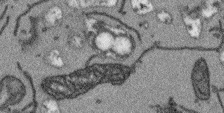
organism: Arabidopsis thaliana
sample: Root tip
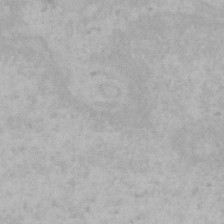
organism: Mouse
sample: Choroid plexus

########

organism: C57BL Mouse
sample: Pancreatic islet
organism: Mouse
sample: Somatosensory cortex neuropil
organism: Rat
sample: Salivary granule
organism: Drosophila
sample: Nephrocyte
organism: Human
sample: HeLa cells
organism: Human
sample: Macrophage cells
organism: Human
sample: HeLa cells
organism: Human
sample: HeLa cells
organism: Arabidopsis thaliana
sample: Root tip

########

Every line above that contains the word "sample" should be reported.

ANSWER TO THE PROBLEM —
sample: Root tip
sample: Choroid plexus
sample: Pancreatic islet
sample: Somatosensory cortex neuropil
sample: Salivary granule
sample: Nephrocyte
sample: HeLa cells
sample: Macrophage cells
sample: HeLa cells
sample: HeLa cells
sample: Root tip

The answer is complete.